There are some builtin character classes. You can use these inside a character class definition (i.e. inside the square brackets) or outside.

Builtin Class Description
\n new line character (#xA)
\r carriage return character (#xD)
\t tab character (#x9)
. anything except a newline or carriage return (i.e. [^\n\r])
\s space, tab, newline or carriage return (i.e. [#x20\t\n\r])
\S non-space character (i.e. [^\s])
\i a letter, underscore or colon
\I not a letter, underscore or colon (i.e. [^\i])
\d same as [0-9]
\D same as [^\d]
\w common characters found in words, excludes punctuation and other separators
\W same as [^\w]

Example: character class

Pattern Explanation
ABC\tDEF matches content that starts with ABC, is followed by tab, and then ends with DEF

Grouping #

It is sometimes necessary to group contiguous parts of you pattern. For example, if a quantifier is intended to apply to more than one part of your pattern, you need to group these. This is done using parenthesis.

Example: grouping

Pattern Explanation
([A-Z][a-z]*)+ Matches camel-cased strings (e.g. ThisIsAVeryLongIdentifier). Note that the * applies just to the character class for lower case letters, but the + applies to the combination of the two grouped character classes.

Metacharacters #

As we have seen, some characters have special meaning when constructing patterns. If you want to refer to these characters literally you need to escape them with a backslash. So, if you’d like to match a question mark, you must type \?. Here is the full list of metacharacters

. \ ? * + { } ( ) [ ].

Anonymous Captures #

Patterns are useful for identifying relevant content. They can also be used to pick out some of the intersting parts for use. This ability to tease apart content is really very powerful when it comes to creating your rules. In Migrate, these content references can be used in annotation arguments.

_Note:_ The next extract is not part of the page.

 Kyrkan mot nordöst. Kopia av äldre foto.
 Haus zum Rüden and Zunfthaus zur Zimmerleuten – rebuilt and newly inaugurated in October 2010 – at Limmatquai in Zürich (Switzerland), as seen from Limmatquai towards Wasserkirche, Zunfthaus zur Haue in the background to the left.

Anonymous captures are created by surrounding parts of your patterns in parentheses. You can then reference the matched portions with the backslash notation: \1 for the first capture, \2 for the second, and so on. The captures are counted left-to-right within a pattern, and top-down if you have more than one pattern in your rule. It is the placement of these parentheses in your patterns that permits the matched content to be referenced in this way. This is why they are called captures — you are capturing content.

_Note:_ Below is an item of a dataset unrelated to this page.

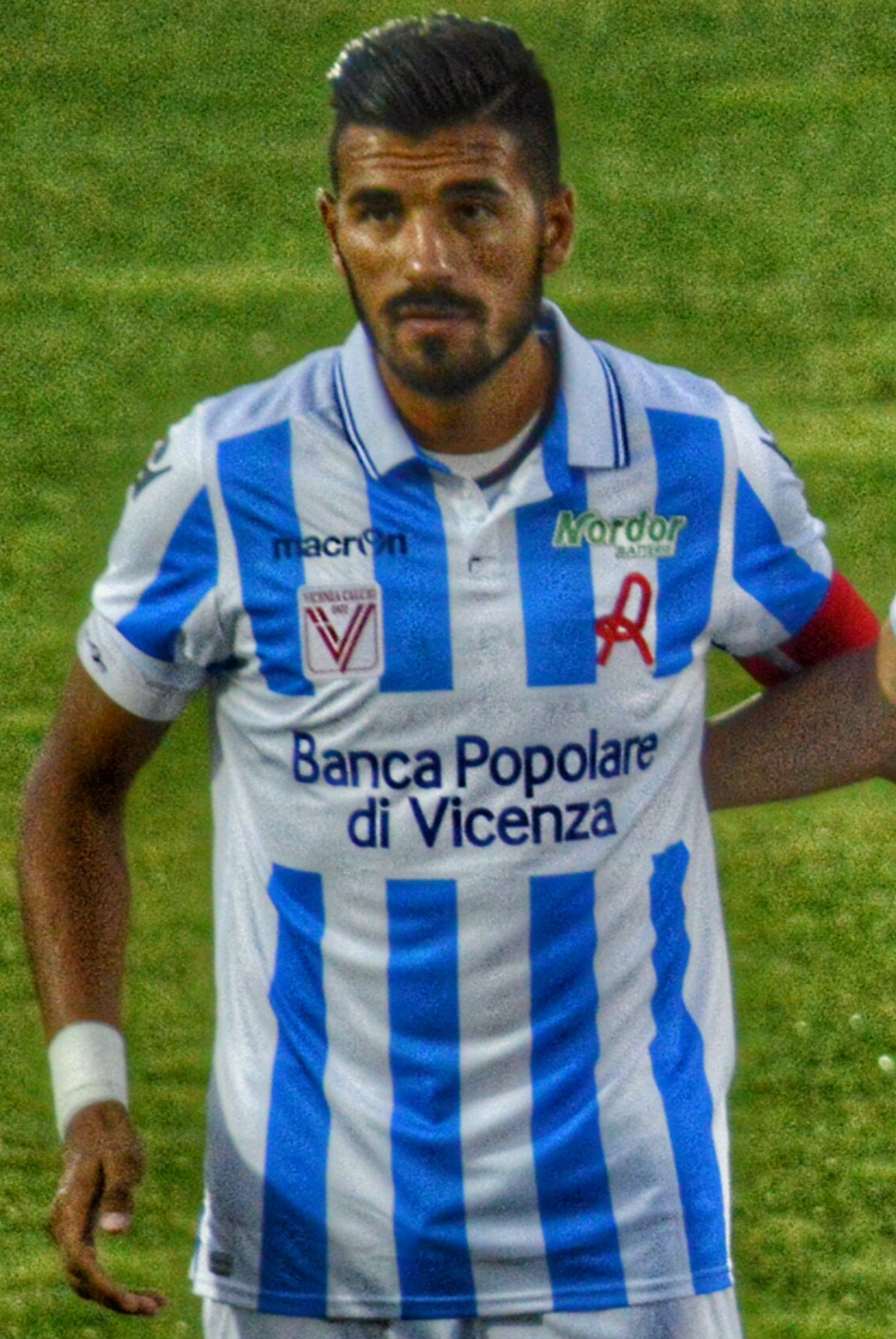 Formazione iniziale del Vicenza nel 1° Trofeo Morosini

Remember that parentheses are also used for grouping, as described earlier. This does not cause trouble in practice. Just identify your captures by counting opening parentheses from left to right in your pattern.

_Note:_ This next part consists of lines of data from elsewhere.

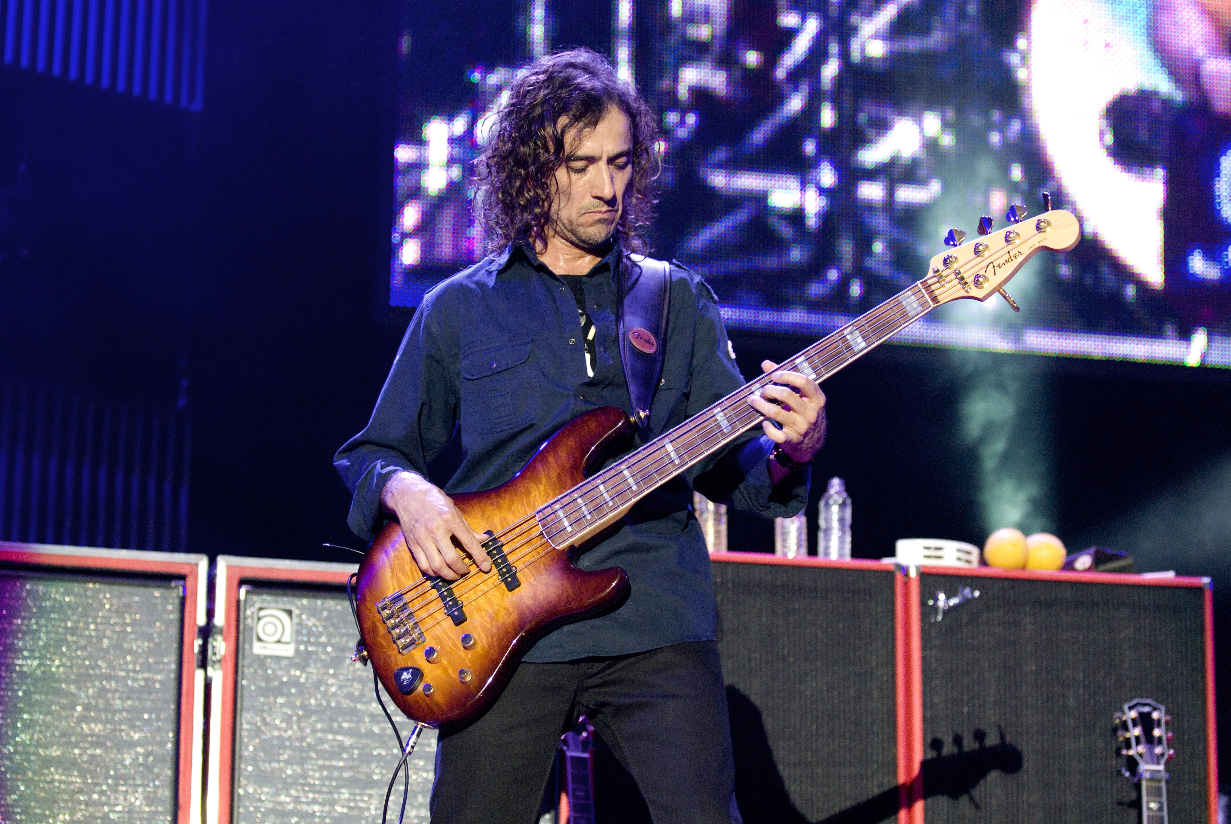 Maná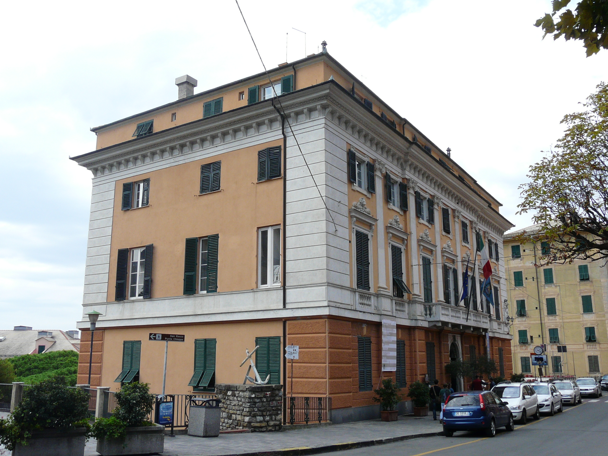 Municipio di Camogli, Liguria, Italia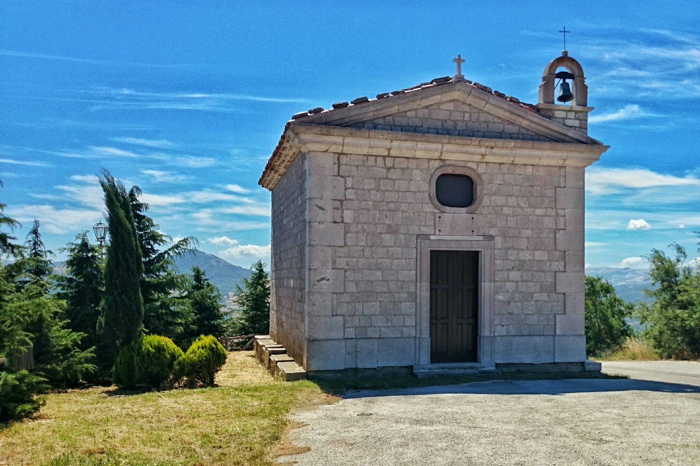 Cappella di San Oto, esterno

Example: anonymous captures

Pattern Use Explanation
(.*)\.tiff set-attribute(src=\1.jpg) Change the extension of .tiff images .jpg.
Version:\s+(\d+)\.(\d+) p.map.product-version(version=\1;release=\2) Extract the major an minor numbers from a version string in order to populate map metadata.
\(\d{3}\)\s*\d{3}-\d{4} prolog.meta.othermeta((area code)(\1)) Extract the area code of a phone number and place it in prolog metadata. Note that in this example the pattern had to match literal parentheses. These have been escaped by a backslash. When escaped, the parentheses lose their special meaning for grouping and indicating captures.

Named Captures #

If you like, you can name your captures in your patterns. Doing so means that you won’t have to worry about counting your groups. This is also more robust because the count can be thrown off if you add a capture to the rule at some later time. A meaningful name also indicates the purpose of the capture more clearly to others working with the rule set.

You name your captures by using curly braces. You reference the capture with a backslash followed by the capture name in braces.

Example: named captures

Pattern Use
Version:\s+({major}\d+)\.({minor}\d+) p.map.product-version(version=\{major};release=\{minor})

Character Class Escapes #

See the W3C XML Schema Datatypes specification for more details on character class escapes.